Retaining reverse reads during denoising and Quality summary vs denoising output of datasets

Hello all!

We have started working on a new project using QIIME2. The details of this project are summarised below.

Aim: Processing and analysis of multiple 16 S rRNA amplicon metagenomic datasets using the QIIME2 pipeline.
Input datasets: Demultiplexed single-end and paired-end human metagenomic datasets in FASTQ format, sequenced on Roche pyrosequencing and Illumina platforms.
Processing and analysis method: QIIME2 pipeline (v. 2023.2) with denoising step carried out using the DADA2 tool of the pipeline.
QIIME2 parameters: All default parameters except for trimming and truncation values for reads during DADA2 denoising.
Desired output: Counts table of ASVs of each dataset - generated from good quality reads with minimal data loss.
Downstream analysis: Taxonomy mapping of identified ASVs and diversity analysis.

Since this is our first time working with multiple datasets using QIIME2, we would like some insights on how to go about this process. The hypothesis of the project strongly depends on the final counts table output giving the number and accurate mapping of bacteria from the datasets. Therefore, any reads lost during the denoising and preprocessing steps would have a direct impact on the inference of the results and may cause biased outcomes. We would like to have minimal read loss across our datasets and want to know the best way to go about this.
The issues we have been facing include:

  1. Poor quality reverse reads in paired-end data
  2. Poor merging output despite having above-average forward and reverse read quality in paired-end data
  3. Significant number of reads were rejected as chimeras after good merging output

The questions we have are:

  1. Why are reads not merging despite having bases of high quality and a good overlap region?
  2. Should the default parameters of DADA2 be tweaked based on each dataset (which will lead to more variability)? Or can any other external tool be used for merging?
  3. Is it acceptable to proceed with forward reads alone when faced with low-quality reverse reads, especially when processing a large number of datasets? Many forum answers suggest going ahead with forwards alone when working with one dataset. But is it acceptable for a project of larger scale? Some paired-end datasets give high-quality output after denoising whereas others do not, and we are unable to predict this outcome based on the demux summary - that a high-quality summary would give good output isn't the case always (we have tried different trim/truncation/overlap values)
  4. We understand that the denoising output ultimately depends on the inherent data quality but we are unable to reject datasets based on the quality summary alone since the denoising output is sometimes superior for average-quality datasets and poor for some high-quality datasets. What is a good way to determine which datasets to work with?

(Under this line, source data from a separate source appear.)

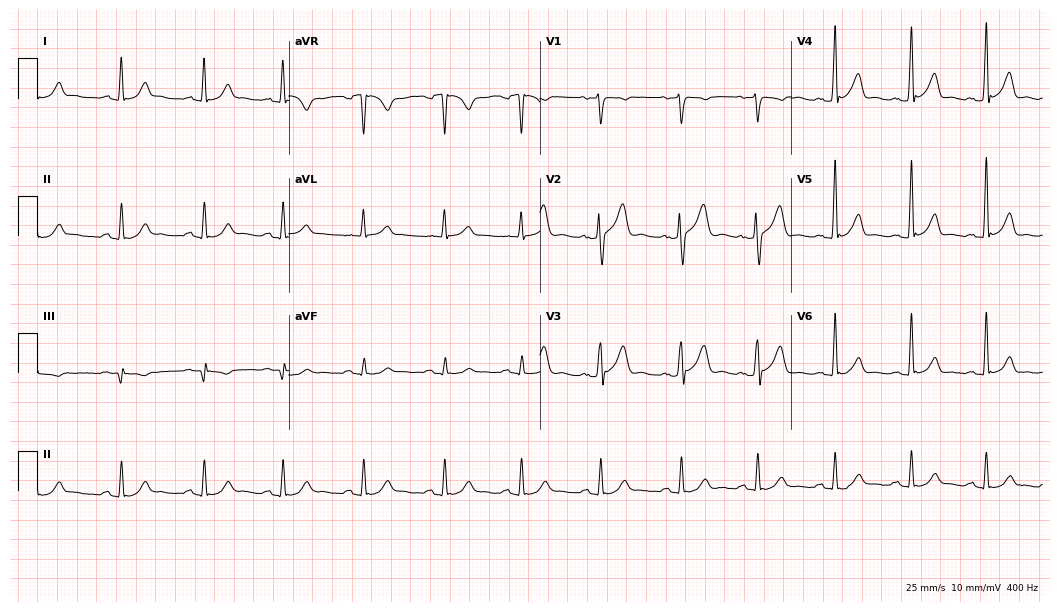
12-lead ECG from a male, 36 years old. Labelled as a normal ECG.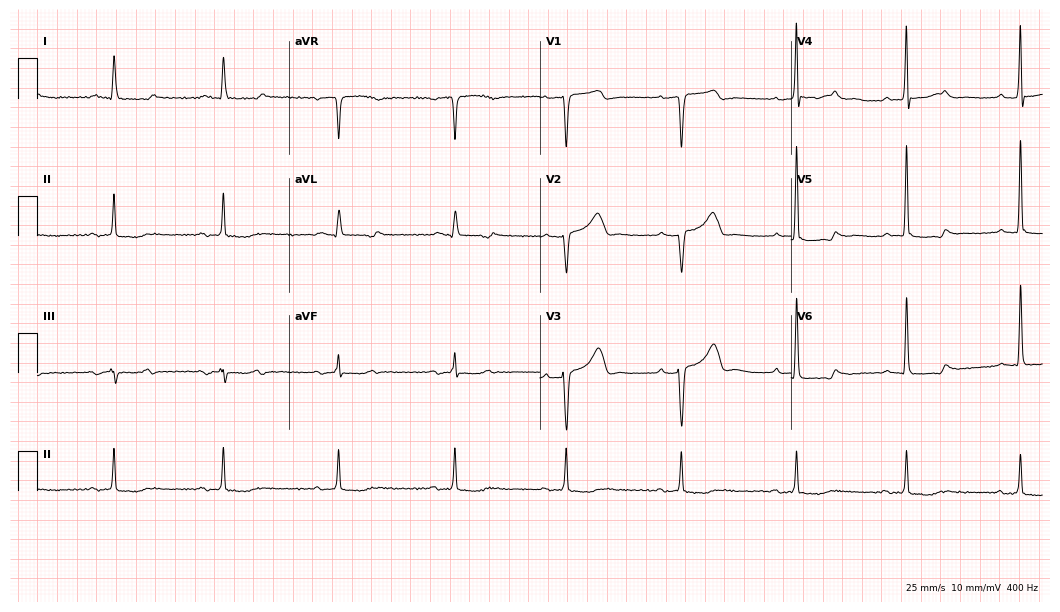
ECG — a 63-year-old female patient. Screened for six findings — first-degree AV block, right bundle branch block, left bundle branch block, sinus bradycardia, atrial fibrillation, sinus tachycardia — none is recorded.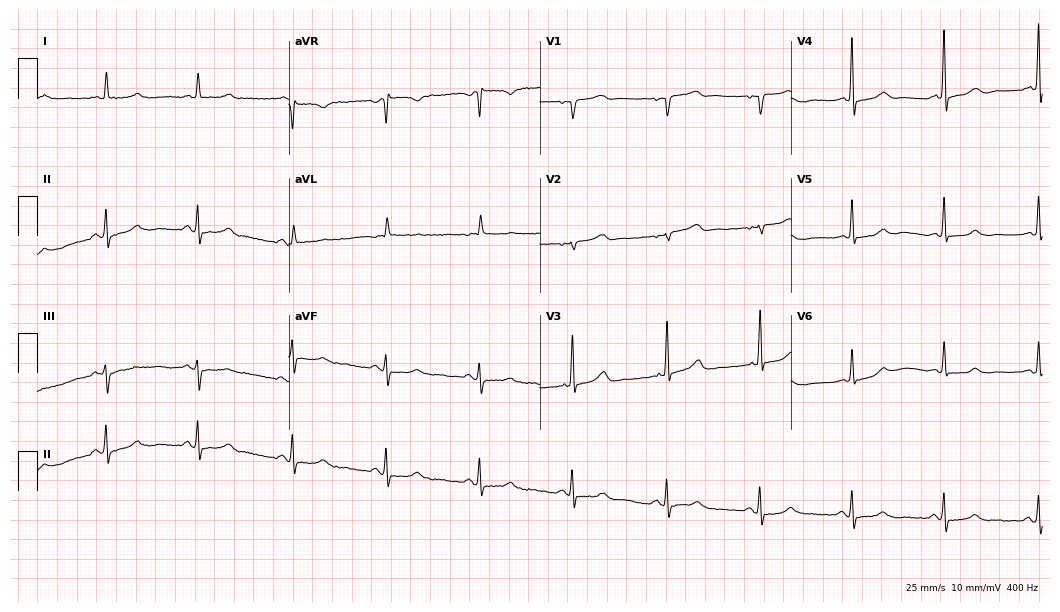
12-lead ECG from a female, 80 years old. Screened for six findings — first-degree AV block, right bundle branch block, left bundle branch block, sinus bradycardia, atrial fibrillation, sinus tachycardia — none is recorded.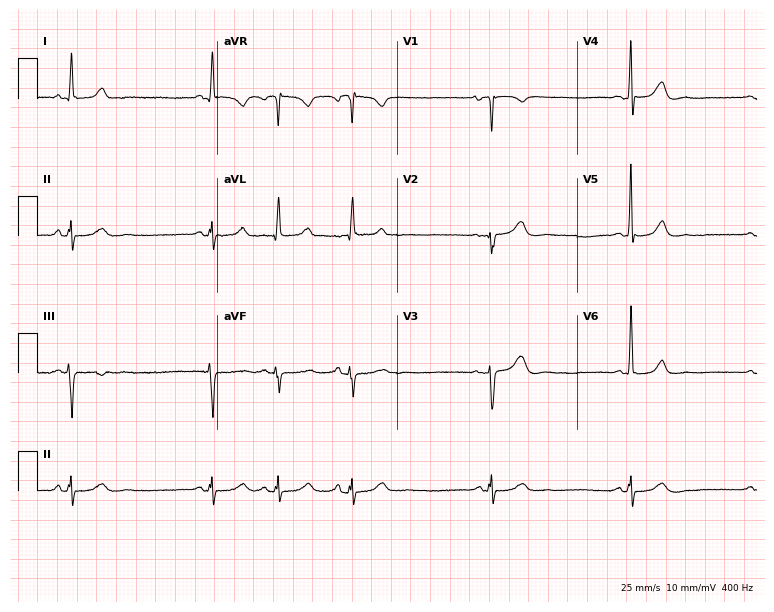
Resting 12-lead electrocardiogram (7.3-second recording at 400 Hz). Patient: a female, 80 years old. None of these six findings is recorded: first-degree AV block, right bundle branch block, left bundle branch block, sinus bradycardia, atrial fibrillation, sinus tachycardia.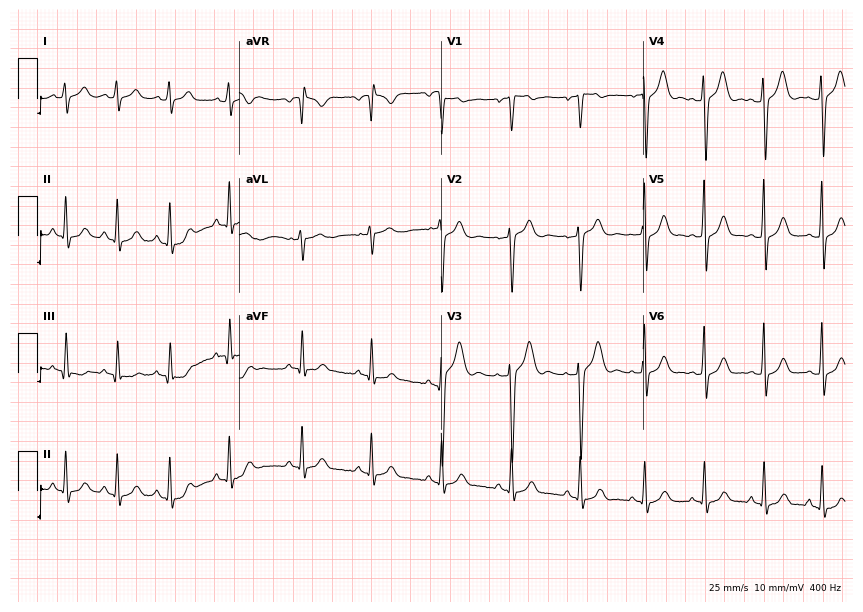
Standard 12-lead ECG recorded from a 23-year-old woman. Read as a normal ECG.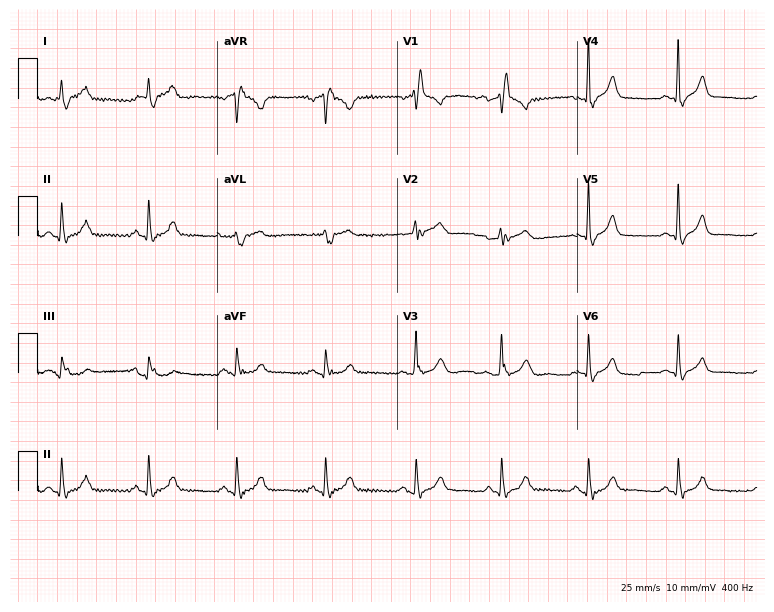
12-lead ECG from a male patient, 61 years old (7.3-second recording at 400 Hz). Shows right bundle branch block.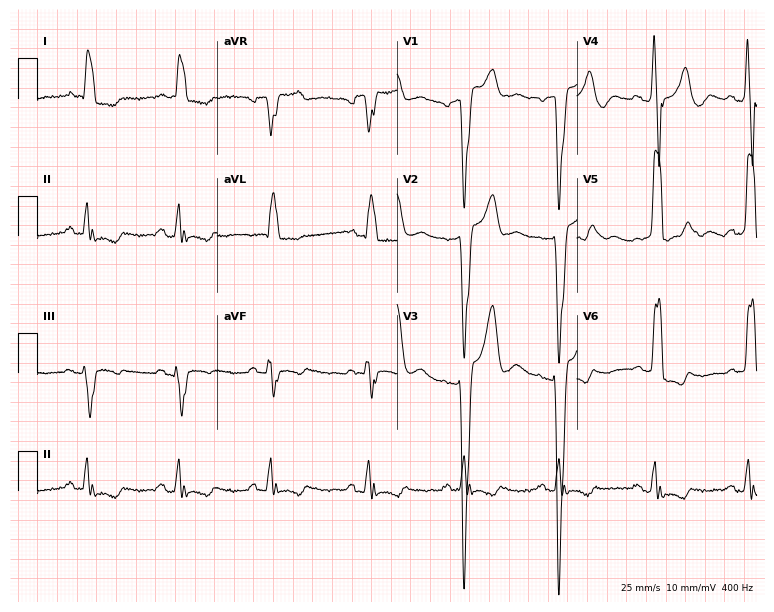
ECG (7.3-second recording at 400 Hz) — a 71-year-old female patient. Findings include left bundle branch block.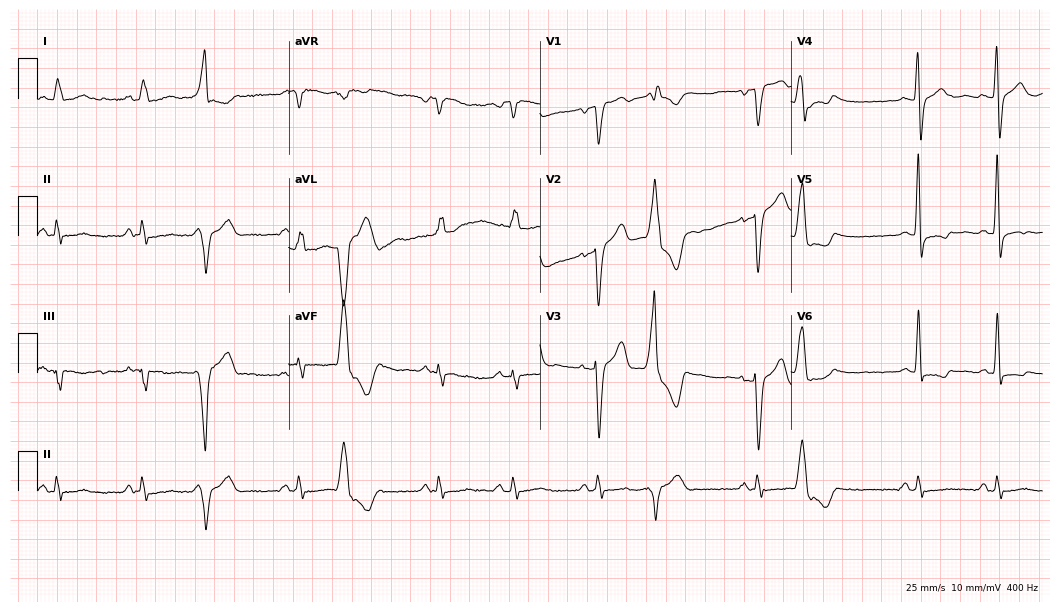
Resting 12-lead electrocardiogram (10.2-second recording at 400 Hz). Patient: a male, 60 years old. None of these six findings is recorded: first-degree AV block, right bundle branch block, left bundle branch block, sinus bradycardia, atrial fibrillation, sinus tachycardia. Only these six findings were labelled.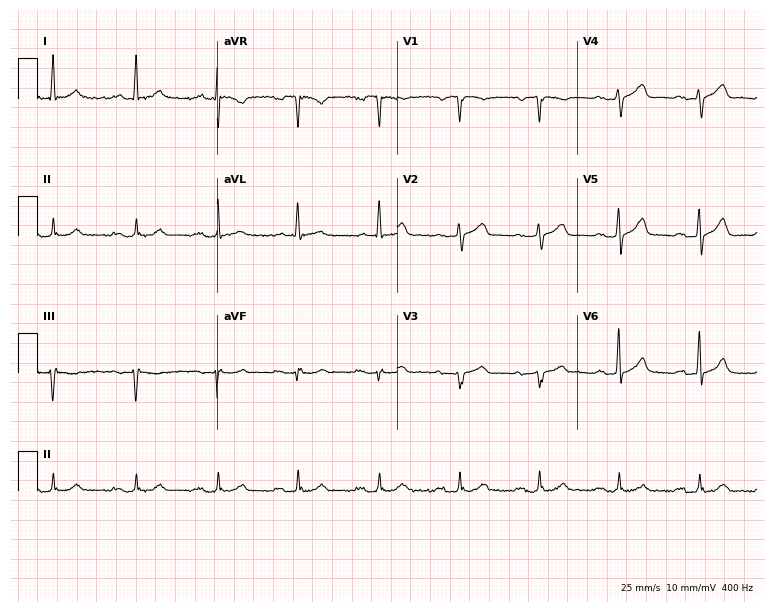
Standard 12-lead ECG recorded from a male patient, 62 years old (7.3-second recording at 400 Hz). The tracing shows first-degree AV block.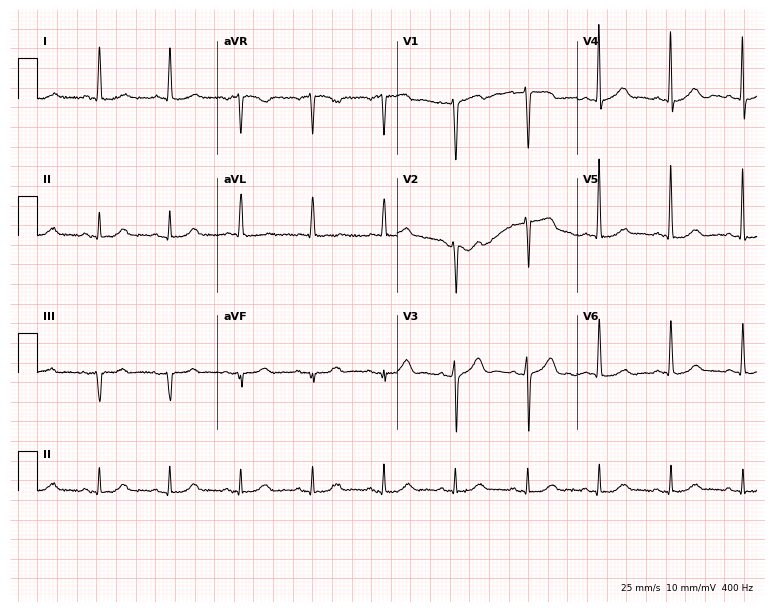
Standard 12-lead ECG recorded from a female patient, 82 years old (7.3-second recording at 400 Hz). Read as a normal ECG.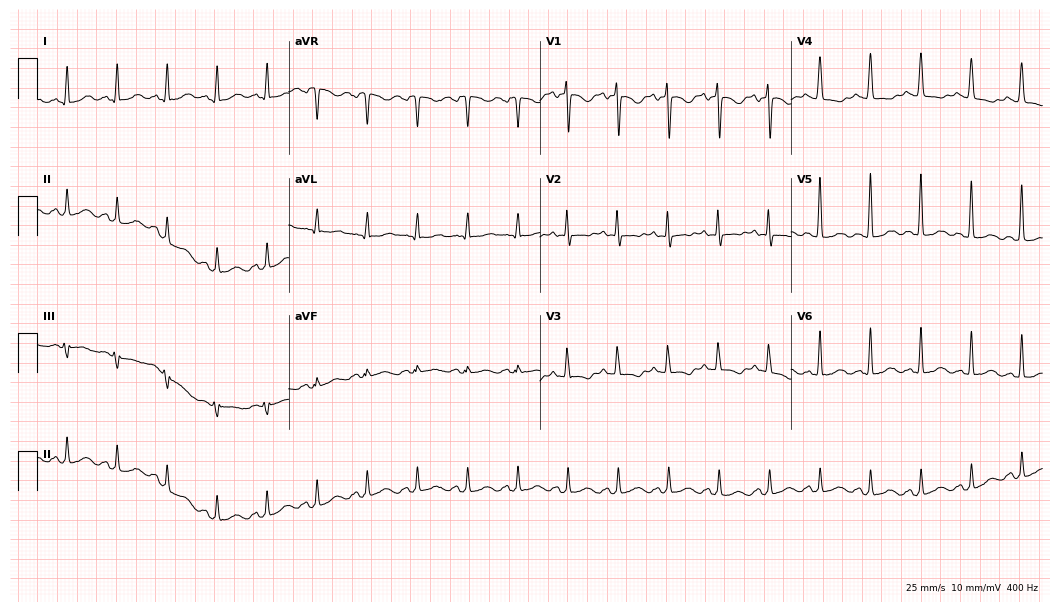
ECG — a 41-year-old female patient. Screened for six findings — first-degree AV block, right bundle branch block (RBBB), left bundle branch block (LBBB), sinus bradycardia, atrial fibrillation (AF), sinus tachycardia — none is recorded. Only these six findings were labelled.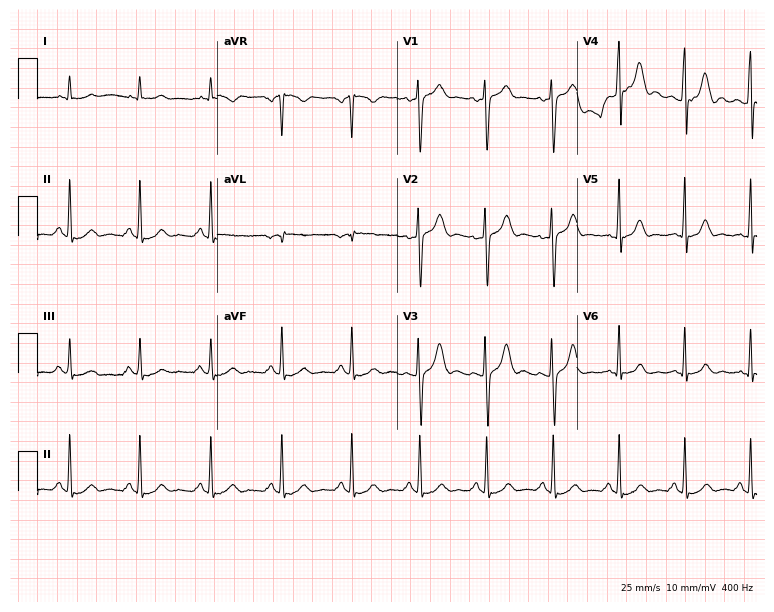
ECG — a 34-year-old male. Labelled as a normal ECG.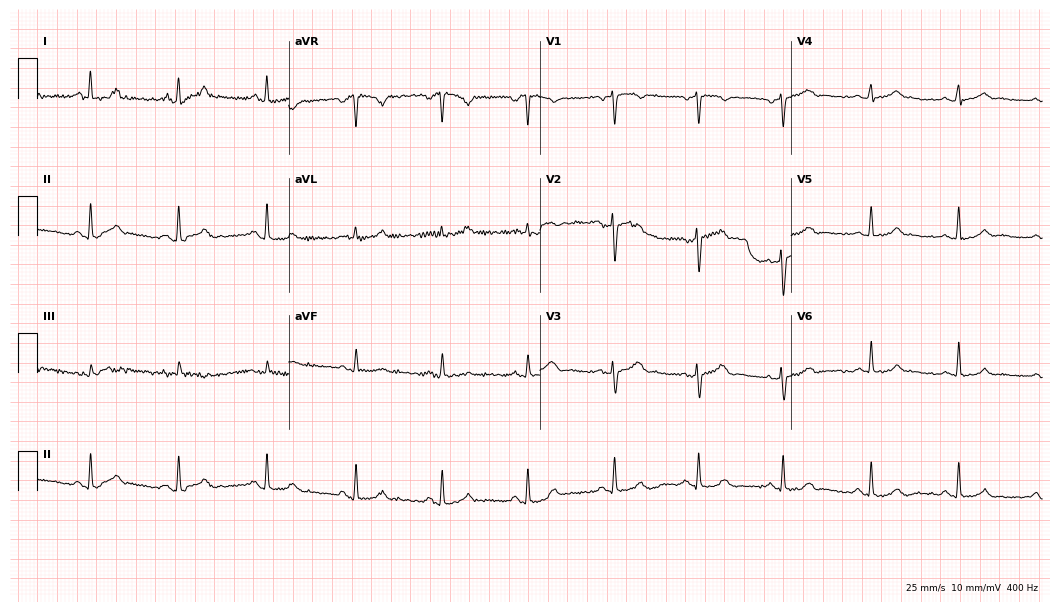
ECG (10.2-second recording at 400 Hz) — a female, 35 years old. Labelled as a normal ECG.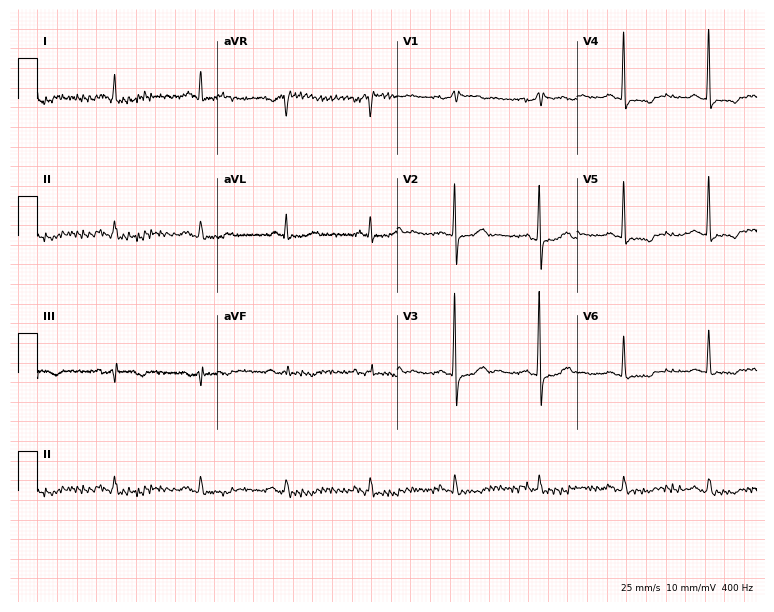
Resting 12-lead electrocardiogram (7.3-second recording at 400 Hz). Patient: a 63-year-old man. None of these six findings is recorded: first-degree AV block, right bundle branch block, left bundle branch block, sinus bradycardia, atrial fibrillation, sinus tachycardia.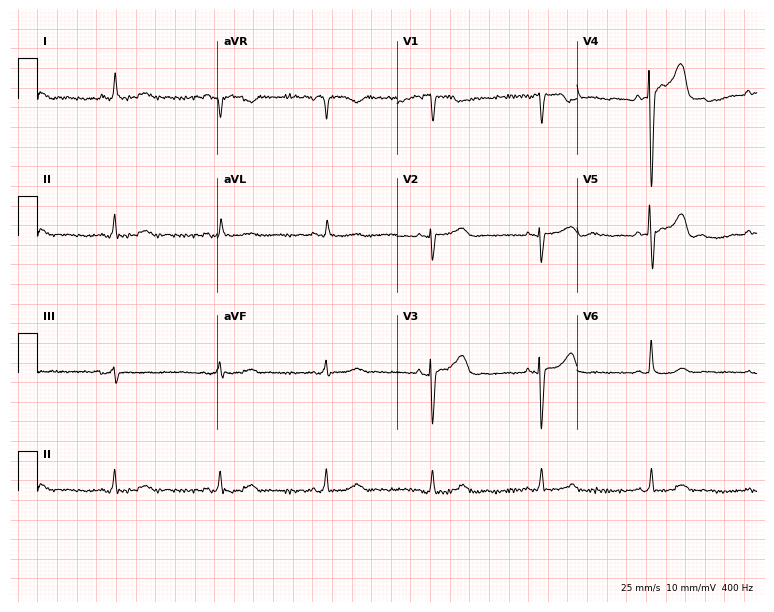
12-lead ECG from a 65-year-old male patient. Labelled as a normal ECG.

Any help/suggestions would be highly appreciated. Thanks in advance!

Hello @B_603,

Welcome to the forum!

  1. Why are reads not merging despite having bases of high quality and a good overlap region?

To be able to begin helping you with this, we would need to see the relevant artifacts (demux summary, dada2 denoising stats).

  1. Should the default parameters of DADA2 be tweaked based on each dataset (which will lead to more variability)? Or can any other external tool be used for merging?

Yes they should. Adjusting the parameters to dada2 in a manner that takes into account the peculiarities of a specific run rather than adopting a blanket set of parameters for different datasets will lead to less variability introduced during analysis in your downstream data, not more.

Is it acceptable to proceed with forward reads alone when faced with low-quality reverse reads, especially when processing a large number of datasets?

Yes, but this is usually done after all options for retaining the reverse reads have been exhausted.

Regarding the questions about comparing results across datasets: differences in library preparation, sequencing technology, and analysis tools definitely need to be taken into account, but don't necessarily make any and all comparisons void.

Regarding questions about the seeming lack of correspondence between demux quality and denoising quality, there are too many variables at play to give you a useful answer. Among other things, you need to make sure that all the necessary quality control has been performed, that the amplicons and library prep were designed to allow reads to merge, that you are configuring dada2 properly etc. You mentioned that you are having an issue with chimeric sequences for example--this is sometimes influenced by primer sequences remaining in the reads.

Many of these questions are too general for us to be able to give much insight, sorry. You will probably get more useful answers to more specific questions or examples of problems.

This topic was automatically closed 31 days after the last reply. New replies are no longer allowed.